Thursday, June 1, 2017

Of dubious loyalties

NO you’re not mistaken. I know this day isn’t scheduled for my column but I requested for this space because I have to get this rant off my chest.
Just this week, we carried a story on how Vice Mayor Raineir Joaquin Uy had to cut short a regular session of the city council because they no longer had a quorum.
Uy said councilors Lordan Suan, Leon Gan, and Yan Lam Lim were present at the start of their 42nd regular session on Monday but sneaked out in the middle of the plenary.
The three reportedly gave different reasons for cutting their attendance short. Suan said his stomach ached. Gan said a relative died so he excused himself from the session. Lim said he had to get out of the chamber because his blood pressure shot up.
Three different reasons but, to me, they still have a “common denominator” ? They’re all purples.
What got my goat was they were supposed to tackle timely issues during that session. As the disappointed councilor Bong Lao said, they were supposed to discuss the proposed flood and risk-reduction measures of the city.

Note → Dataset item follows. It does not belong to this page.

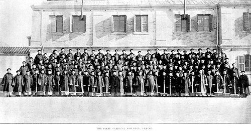 资政院于宣统二年九月初一（1910年10月3日）第一次举行开院礼时全体议员合影

I say timely because the government weather agency just declared that it’s now the rainy season. They even said to prepare for at least 14 storms until November. If  storm “Sendong” taught anything it is to prepare for worst.
Our city council has 18 members and 10 members would constitute a simple majority. At the start of the session, six of these “honorables” were absent.
Had these numbnuts stayed, the council still would have had a quorum and passed important resolutions.
Uy had no choice but to declare an end to the session because “since there were only nine left, anything that the city council approves can be legally questioned.”
These councilors should realize that their boss after the 2016 elections are the Kagay-anons and not that aging thing in Sta. Cecilia.
If Suan and Lim had a delicate constitution that day, they should have taken medicine for it. Hasn’t Suan heard of Diatabs, for chrissakes?! Newsflash, councilor, that’s what your JO is for! You could have just messaged that worker-relative of yours for medicine. Besides, don’t they realize the office of CDRRMC is directly below the plenary hall? That office is ready 24/7.
As for Gan, let’s just hope most of his relatives to the fourth degree of consanguinity and affinity are healthy because, god forbid, he couldn’t attend sessions anymore.
You ran for office, gardemet! Do your part and serve the people who voted you in office and don’t be such a baby.